Served as a core contributor to Cloudera’s Site Reliability Engineering team, owning reliability, automation, and operational excellence for production Kubernetes platforms.
– Designed and automated incident response workflows on AWS using Terraform (IaC), enabling repeatable, auditableninfrastructure recovery during production incidents.
– Operated and optimized large-scale EKS Kubernetes clusters, handling cluster upgrades, node group lifecycle management, autoscaling, and CVE remediation with zero-downtime strategies.

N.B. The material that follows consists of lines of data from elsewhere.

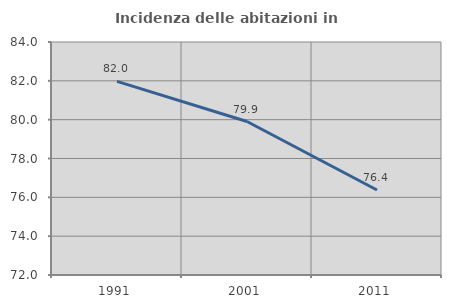
| Category | Incidenza delle abitazioni in proprietà  |
|---|---|
| 1991.0 | 81.969 |
| 2001.0 | 79.903 |
| 2011.0 | 76.377 |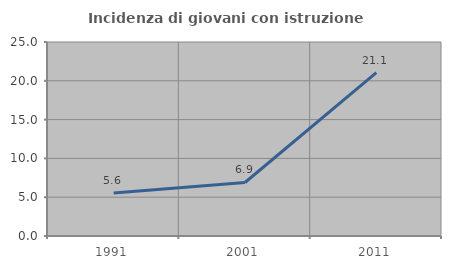
| Category | Incidenza di giovani con istruzione universitaria |
|---|---|
| 1991.0 | 5.556 |
| 2001.0 | 6.897 |
| 2011.0 | 21.053 |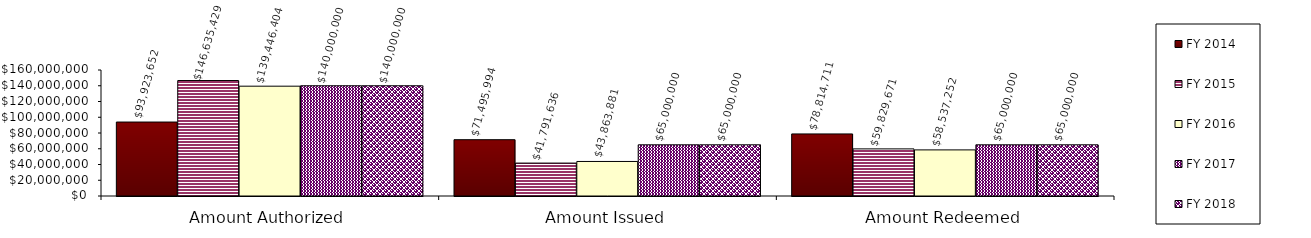
| Category | FY 2014 | FY 2015 | FY 2016 | FY 2017 | FY 2018 |
|---|---|---|---|---|---|
| Amount Authorized | 93923652 | 146635429 | 139446404 | 140000000 | 140000000 |
| Amount Issued | 71495994 | 41791636 | 43863881 | 65000000 | 65000000 |
| Amount Redeemed | 78814711 | 59829671 | 58537252 | 65000000 | 65000000 |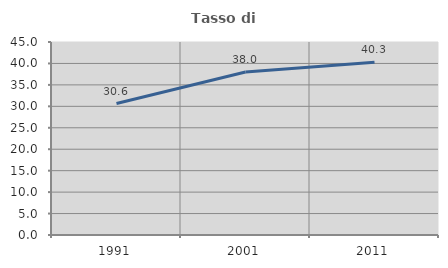
| Category | Tasso di occupazione   |
|---|---|
| 1991.0 | 30.642 |
| 2001.0 | 37.995 |
| 2011.0 | 40.278 |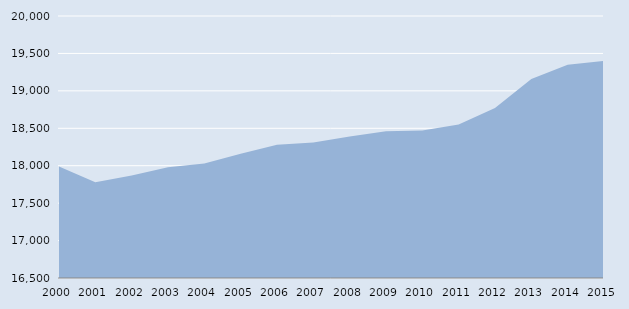
| Category | Series 0 |
|---|---|
| 2000.0 | 17990 |
| 2001.0 | 17780 |
| 2002.0 | 17870 |
| 2003.0 | 17980 |
| 2004.0 | 18030 |
| 2005.0 | 18160 |
| 2006.0 | 18280 |
| 2007.0 | 18310 |
| 2008.0 | 18390 |
| 2009.0 | 18460 |
| 2010.0 | 18470 |
| 2011.0 | 18550 |
| 2012.0 | 18770 |
| 2013.0 | 19160 |
| 2014.0 | 19350 |
| 2015.0 | 19400 |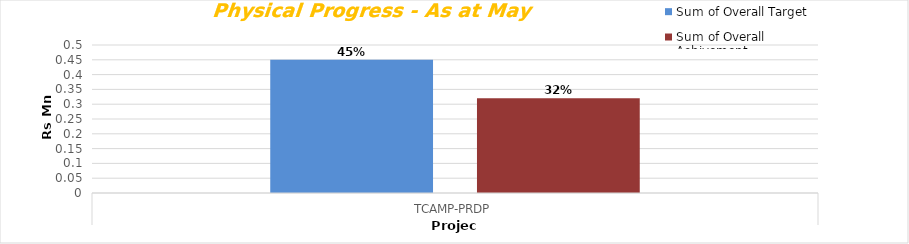
| Category | Sum of Overall Target | Sum of Overall Achivement |
|---|---|---|
| TCAMP-PRDP
 | 0.45 | 0.32 |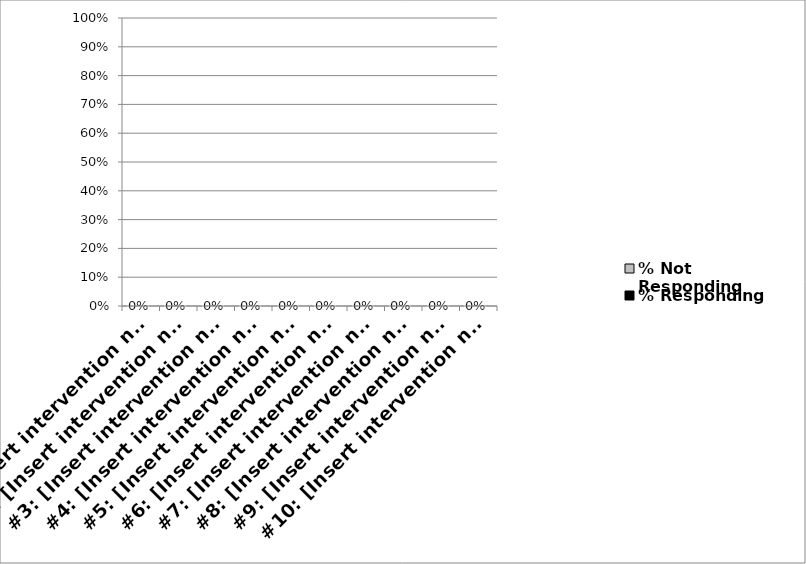
| Category | % Responding | % Not Responding |
|---|---|---|
| #1: [Insert intervention name] | 0 | 0 |
| #2: [Insert intervention name] | 0 | 0 |
| #3: [Insert intervention name] | 0 | 0 |
| #4: [Insert intervention name] | 0 | 0 |
| #5: [Insert intervention name] | 0 | 0 |
| #6: [Insert intervention name] | 0 | 0 |
| #7: [Insert intervention name] | 0 | 0 |
| #8: [Insert intervention name] | 0 | 0 |
| #9: [Insert intervention name] | 0 | 0 |
| #10: [Insert intervention name] | 0 | 0 |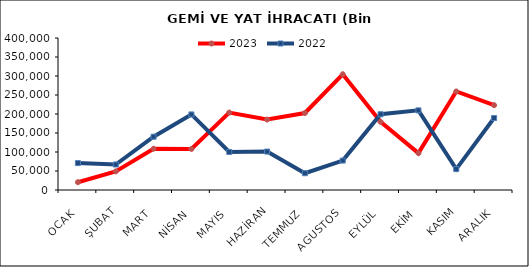
| Category | 2023 | 2022 |
|---|---|---|
| OCAK | 20511.081 | 70779.796 |
| ŞUBAT | 48988.009 | 67064.579 |
| MART | 108585.767 | 140227.688 |
| NİSAN | 107987.693 | 198881.657 |
| MAYIS | 203809.471 | 100124.426 |
| HAZİRAN | 185363.212 | 101131.224 |
| TEMMUZ | 202576.087 | 44142.998 |
| AGUSTOS | 304348.464 | 77395.489 |
| EYLÜL | 179322.189 | 199348.733 |
| EKİM | 96963.819 | 209571.999 |
| KASIM | 259258.754 | 55079.847 |
| ARALIK | 223264.799 | 189314.943 |

– Led Helm-based application deployments, standardizing release processes and reducing configuration drift across environments.
– Administered and upgraded the Istio service mesh, including mTLS enforcement, traffic routing, canary rollouts, and sidecar lifecycle management to improve security and resilience.
– Improved platform reliability by automating CI/CD pipelines (GitLab CI, Helm packaging, container builds), reducing manual intervention and deployment-related failures.
– Performed production upgrades and patching for Istio, Datadog agents, and container images, proactively addressing security vulnerabilities and stability risks.
– Actively participated in on-call rotations, diagnosing distributed system failures across Kubernetes, networking, and cloud infrastructure, and driving root cause analysis (RCA) for post-incident reviews.